Pada konferensi pers di AQL Islamic Center, Tebet, Jakarta Selatan Selasa (27/6), Ketua GNPF-MUI Bachtiar Nasir ditemani oleh pengurus GNPF-MUI seperti Zaitun Rasmin sebagai Wakil Ketua GNPF-MUI, Muhammad Luthfie Hakim selaku bendahara GNPF-MUI, Yusuf Martak pengurus GNPF-MUI, Sobri Lubis dari FPI, dan Panglima GNPF-MUI Munarman.

“Ini juga kebutuhan kedua pihak (Presiden Jokowi dan GNPF-MUI) untuk berdialog itu. Saya rasa ini sebuah keniscayaan. Jadi saya rasa ini kebutuhan kedua pihak, bukan hanya satu pihak kami minta,” kata Bachtiar Nasir dalam konferensi pers.

Dialog dengan Presiden Jokowi ini bisa dikatakan merupakan cita-cita dari GNPF-MUI sejak peristiwa Aksi Bela Islam jilid II (4/11/2016).

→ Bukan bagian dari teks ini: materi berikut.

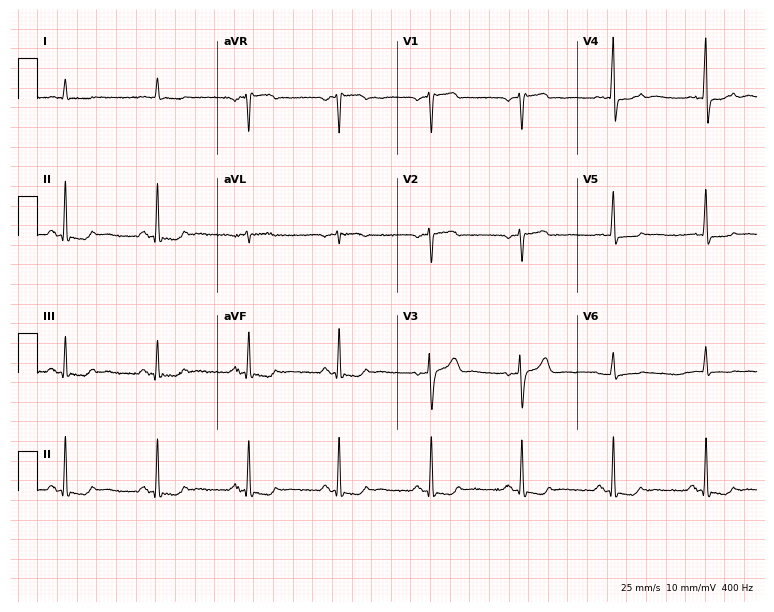
12-lead ECG from a male, 84 years old. No first-degree AV block, right bundle branch block (RBBB), left bundle branch block (LBBB), sinus bradycardia, atrial fibrillation (AF) or sinus tachycardia recorded for this tracing.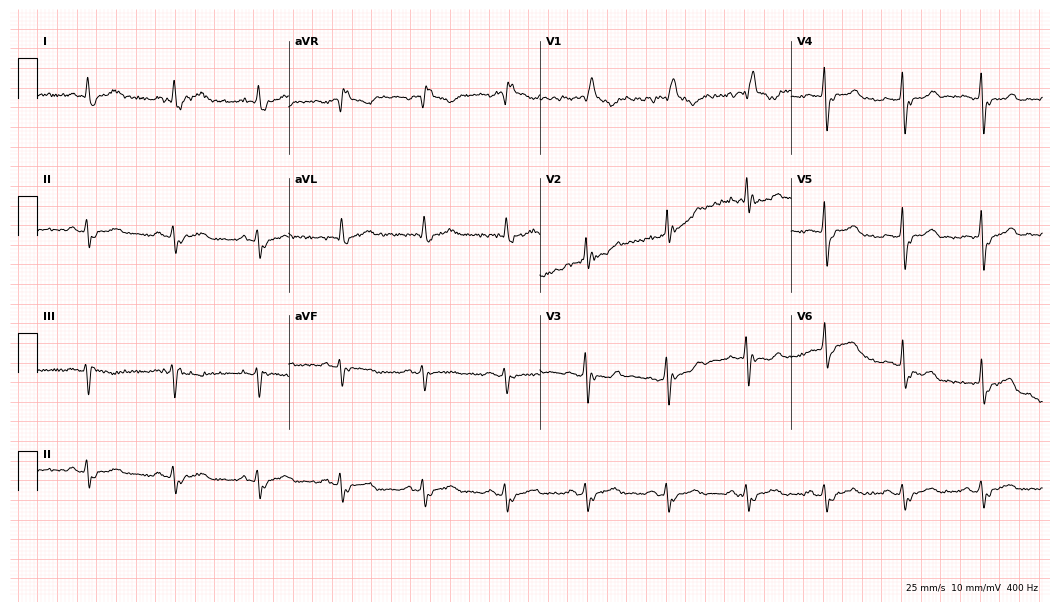
12-lead ECG (10.2-second recording at 400 Hz) from a 71-year-old man. Findings include right bundle branch block.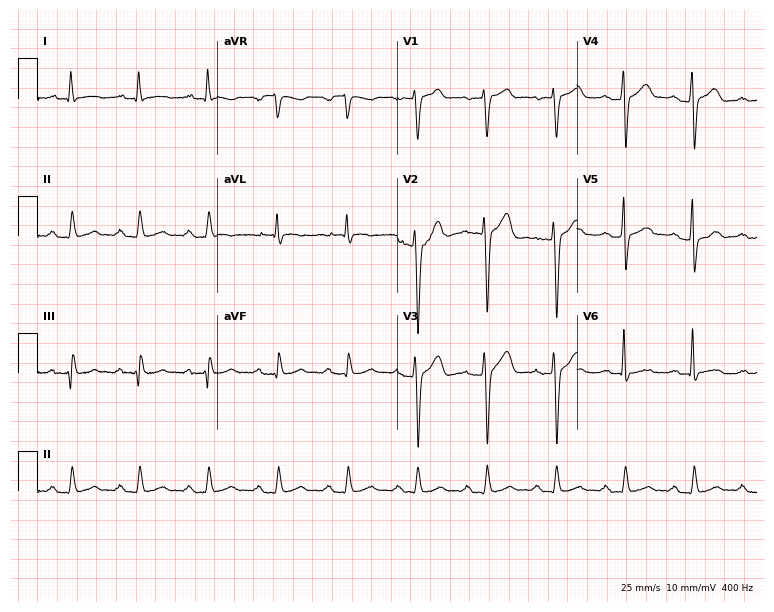
Electrocardiogram (7.3-second recording at 400 Hz), a 45-year-old male. Overall reading on record: normal ECG.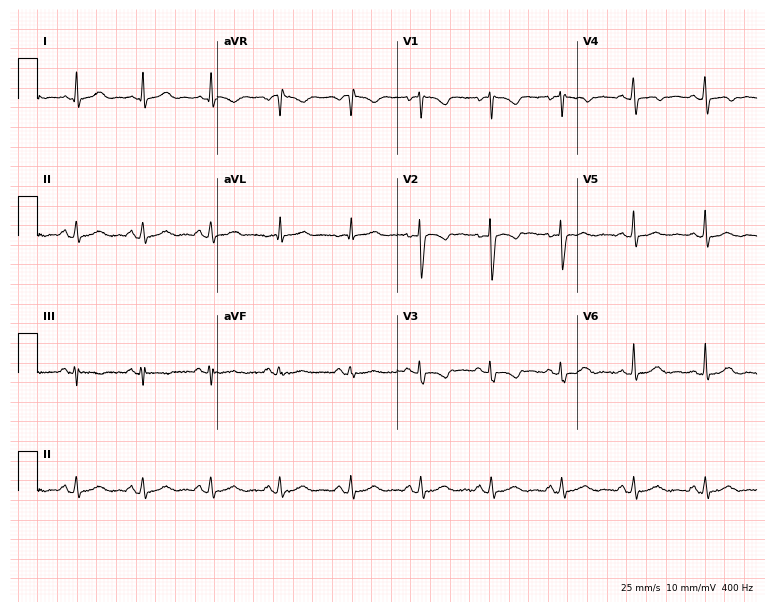
Resting 12-lead electrocardiogram (7.3-second recording at 400 Hz). Patient: a 24-year-old female. Read as a normal ECG.

Menurut Bachtiar Nasir, Aksi Bela Islam jilid III (2/12/2016) dan seterusnya tidak perlu terjadi, andai saja Presiden Jokowi bersedia membuka dialog sejak aksi 411. Jokowi memang sempat singgah di Monumen Nasional pada aksi 212, tapi menurut Bachtiar, tidak ada dialog intensif yang terjadi pada saat itu.

Zaitun Rasmin juga mengutarakan hal yang serupa dengan Bachtiar Nasir. Ia berharap diskusi dalam bentuk dialog ini akan terus berlanjut untuk ke depannya. Zaitun merasa sangat bersyukur atas proses silaturahim yang telah terjadi. Ia sendiri merasa bahwa sifat orang Muslim, dan juga orang Indonesia, adalah suka melakukan komunikasi dengan berdialog.

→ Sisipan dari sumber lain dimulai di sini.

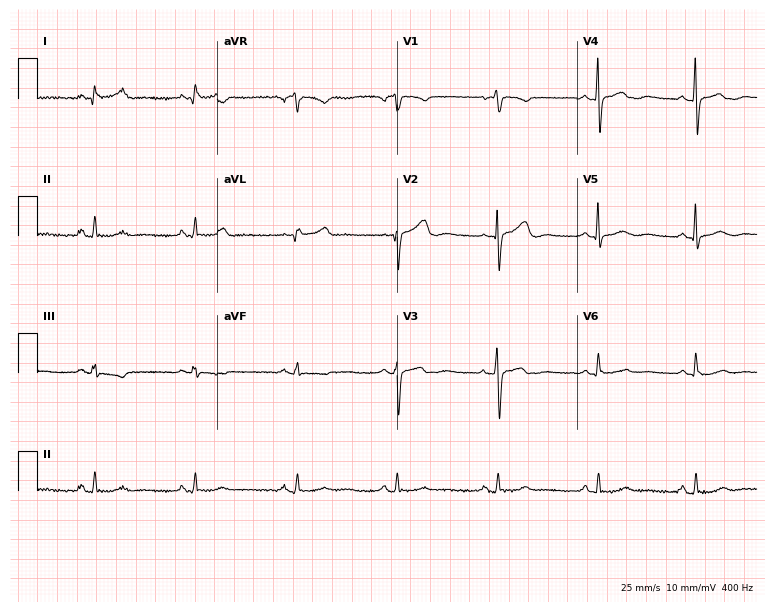
Electrocardiogram, a 72-year-old female. Overall reading on record: normal ECG.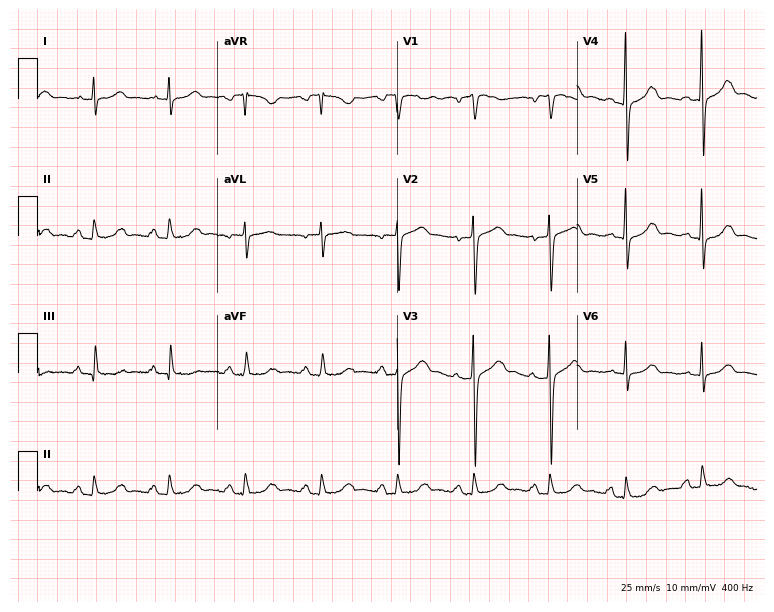
12-lead ECG (7.3-second recording at 400 Hz) from a male patient, 65 years old. Labelled as a normal ECG.

"Diskusi yang dibuka oleh Presiden bukan hanya sekali. Dan kita mengharapkan atau tidak. Kalau tidak, ya kita tidak lanjut, tapi karena ini yang kita idam-idamkan sejak 411, ya kita lanjut,” pungkasnya.

Dialog ini semacam saling konfirmasi kedua pihak terhadap beberapa persoalan yang timbul. Pada ceramah yang disampaikan oleh Bachtiar Nasir pada Salat Id di Al Azhar Minggu lalu juga, ia sempat menyinggung terkait umat Islam yang diperlakukan tidak adil. Selain itu, Bachtiar juga menuduh ‘pemilik modal’ ingin menguasai ekonomi, hukum hingga politik.

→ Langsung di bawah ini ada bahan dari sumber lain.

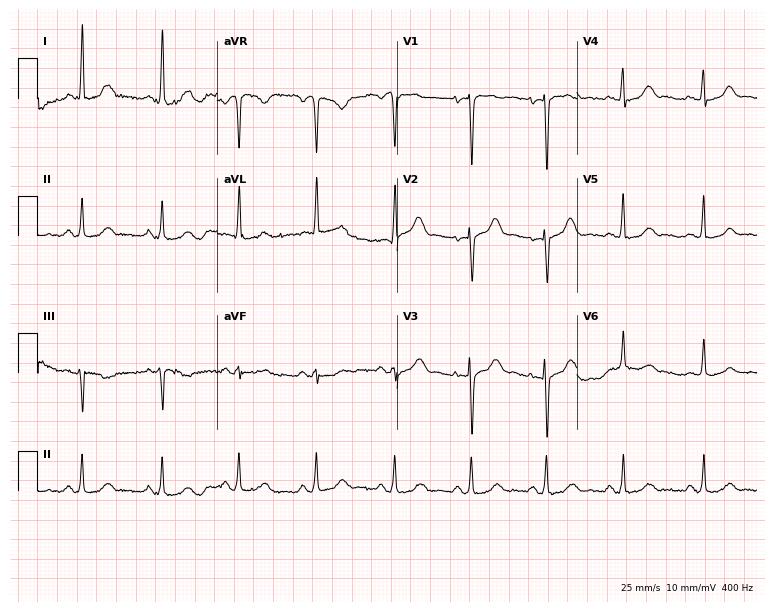
Electrocardiogram (7.3-second recording at 400 Hz), a 40-year-old woman. Overall reading on record: normal ECG.

“Bahkan pemilik modal mengangkangi hukum, sehingga umat Islam, juga harus saya nyatakan, merasa ada ketidakadilan hukum terhadap umat Islam. Dan mulai merambah, sudah ekonomi dia kuasai, hukum dia kuasai, sekarang mau menguasai politik,” ujarnya.

Bachtiar menegaskan bahwa dialognya dengan Presiden Jokowi membahas tentang ketidakadilan hukum yang terasa pada umat Muslim. Presiden Jokowi sendiri, menurut Bachtiar, menyangkal adanya ketidakadilan yang dirasa terjadi tersebut. Bachtiar sendiri paham bahwa pihak rezim dan Presiden Jokowi tidak merasa melakukan diskriminasi muslim dan non-muslim, tetapi ia tetap bersikukuh bahwa hal itu sedang terjadi di masyarakat saat ini.

“Kami menyadari bahwa pak Presiden dan rezim merasa tidak ada kriminalisasi ulama, tidak merasa adanya upaya-upaya menyematkan Islam dengan berbagai sematan-sematan intoleran, anti-pancasila dan anti-kebhinekaan, tidak,” katanya.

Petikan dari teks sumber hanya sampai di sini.